Plus généralement, entre 2014 et 2022, 30% des appels aux centres antipoison étaient attribuables à l’exposition aux produits d’entretien qui ont causé 22% des cas d’intoxications graves chez les moins de 6 ans, et 4 décès enregistrés au Centre d’épidémiologie sur les causes médicales de décès (CépiDc). « Malgré une réduction de moitié de ces intoxications sur la période d’étude, notamment grâce aux mesures européennes obligatoires prises à partir de 2015, ces intoxications restent les plus nombreuses », rappelle le Dr Sinno-Tellier.
Vient en seconde position l’ingestion de médicaments, responsable de 34% des intoxications les plus graves et de 16% des appels aux centres antipoison entre 2014 et 2020. Le contenu de l’armoire à pharmacie était impliqué dont 6 des 10 décès observés par les CAP et 7 des 23 décès observés par le CépiDc.

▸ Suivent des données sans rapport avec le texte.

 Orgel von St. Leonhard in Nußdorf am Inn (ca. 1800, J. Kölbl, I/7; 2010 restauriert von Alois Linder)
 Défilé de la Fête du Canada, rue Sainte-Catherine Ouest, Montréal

De manière générale, ces accidents sont plus fréquents en hiver, du fait des épidémies saisonnières (grippe, rhumes…). Parmi les traitements incriminés figuraient l’ibuprofène, l’aspirine et le paracétamol ainsi que les médicaments pour le système nerveux (antidépresseurs, anxiolytiques, etc.) et les pathologies cardiovasculaires.

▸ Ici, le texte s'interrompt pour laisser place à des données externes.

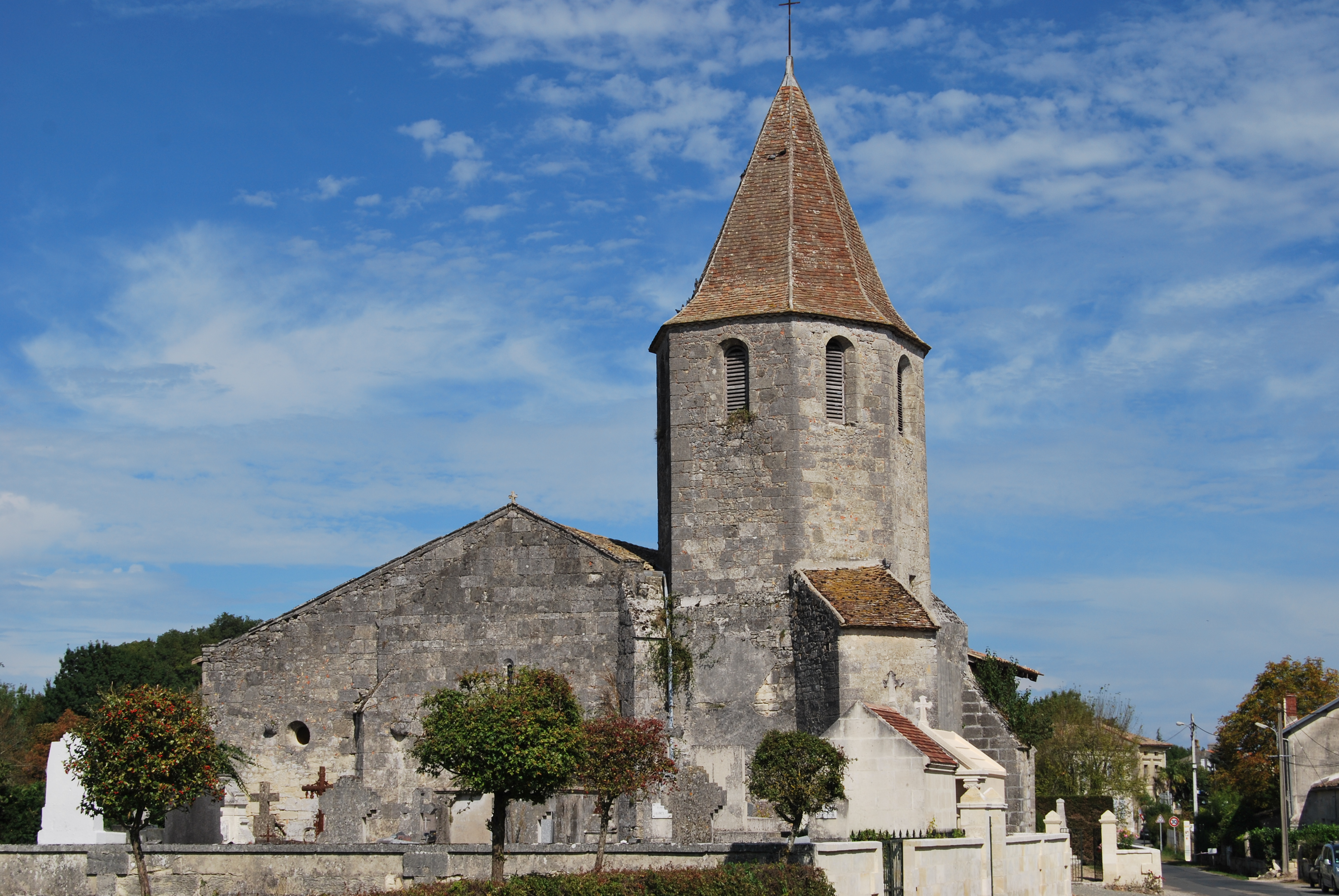 Église Saint-Hilaire de Puynormand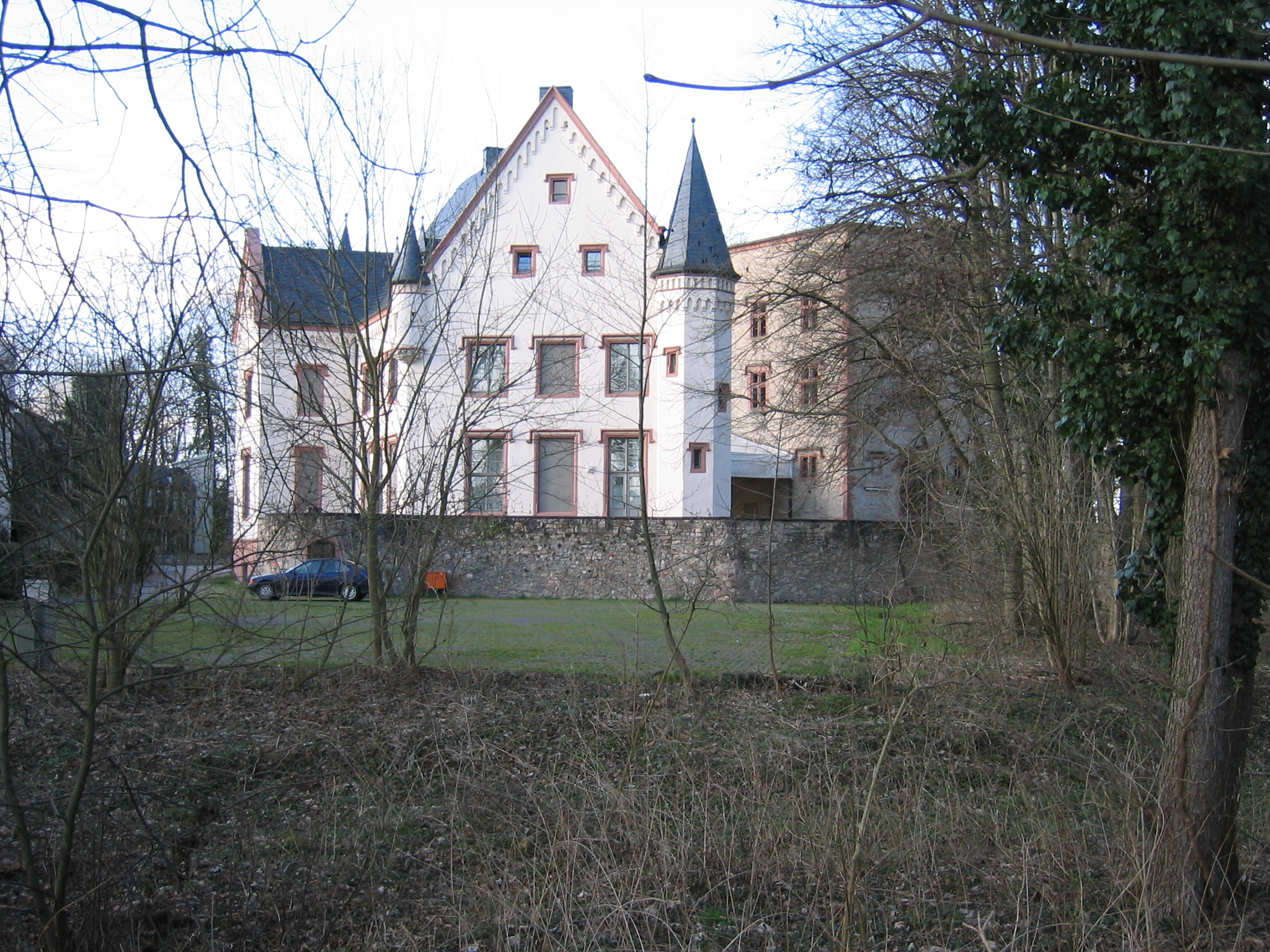 Heusenstamm, Altes Schloss / Hinteres Schlösschen und Bannturm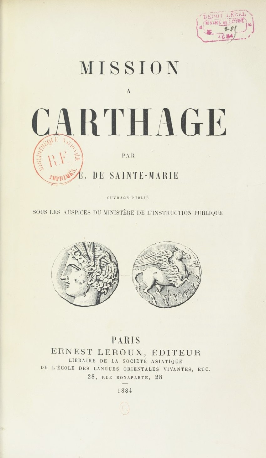 Mission à Carthage 1e de couverture Pricot de Sainte-Marie

Quant aux intoxications au monoxyde de carbone, elles restent la première cause d’hospitalisation et d’admission en réanimation chez les moins de 6 ans. Parmi les accidents signalés, neuf ont conduit au décès. L’exposition des jeunes résulte principalement de défaillances des installations de chauffage. « Le gaz toxique libéré est dangereux car non irritant, incolore et inodore et peut causer une somnolence ou un comportement inhabituel chez l’enfant qui pleure ou refuse de manger », décrit Sandra Sinno-Tellier.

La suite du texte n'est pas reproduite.